The superior gluteal artery (SGA) arises from the internal iliac artery. The SGA gives off a deep branch to the gluteus medius muscle and then runs through the gluteus maximus muscle, ending in cutaneous arteries located mainly in the superolateral gluteal region. The SGA can be marked on the skin of the buttock at a place one-third of the way on a line drawn from the posterior superior iliac spine (PSIS) to the top of the greater trochanter (T) [Figure 1]. The piriformis muscle (PM) can be located topographically on the buttock skin on a line drawn between the greater trochanter and a point halfway to the sacrum. Perforators can be found in the area lateral to the SGA and above the PM. [5] In 1993, Koshima described the detail anatomy of the SGA perforator. [4] The length of the vessels varies from 3 to 8 cm and their diameter from 1 to 1.5 mm. These flaps can be nourished even with only one perforator.
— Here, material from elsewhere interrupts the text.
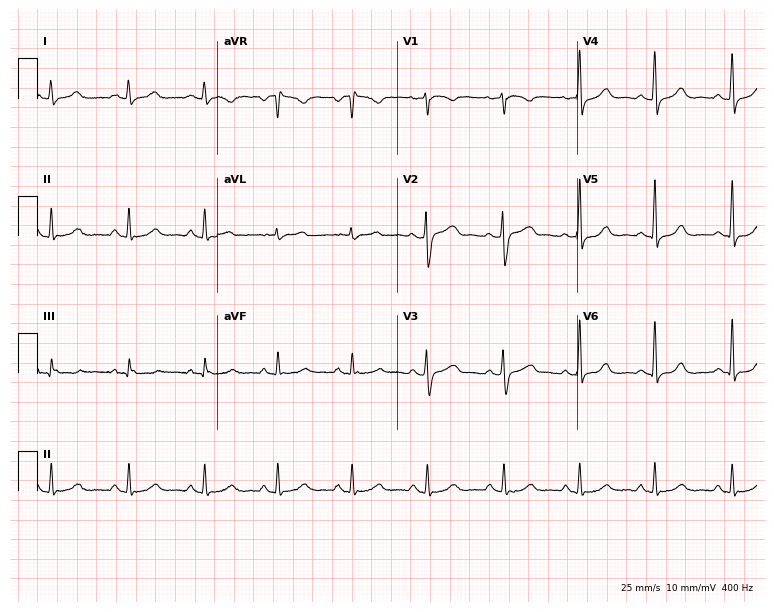
12-lead ECG from a 47-year-old woman (7.3-second recording at 400 Hz). Recorded interpretation: within normal limits.

In our cases, the largest SGAP flap with one perforator is 12 cm × 14 cm.
Figure 1: Stages of the operation using the superior gluteal artery (SGA) perforator flap. (a) Anatomical landmarks: The SGA emerges at the junction of the middle and medial thirds of a line drawn between the posterior superior iliac spine and the lateral border of the greater trochanter (T)

Click here to view


Surgical procedure

With the patient in the prone position, the anatomical landmarks are drawn and the SGA and its perforators are identified with the help of unidirectional Doppler ultrasound. The locations of the SGA perforators are situated mainly around the junction of the middle and medial third of a line drawn between the PSIS and the greater trochanter. [5] A template of the defect helps ensure that the recipient site and donor tissue are of proper size and shape. The flap template is placed on the perforator mark; when doing so, it is essential to design the skin paddle with an extra 2 cm length for the long side of template to make the SGAP flap as an ellipse and ensure the flap easily reach the most distal point of sacral defect by rotating.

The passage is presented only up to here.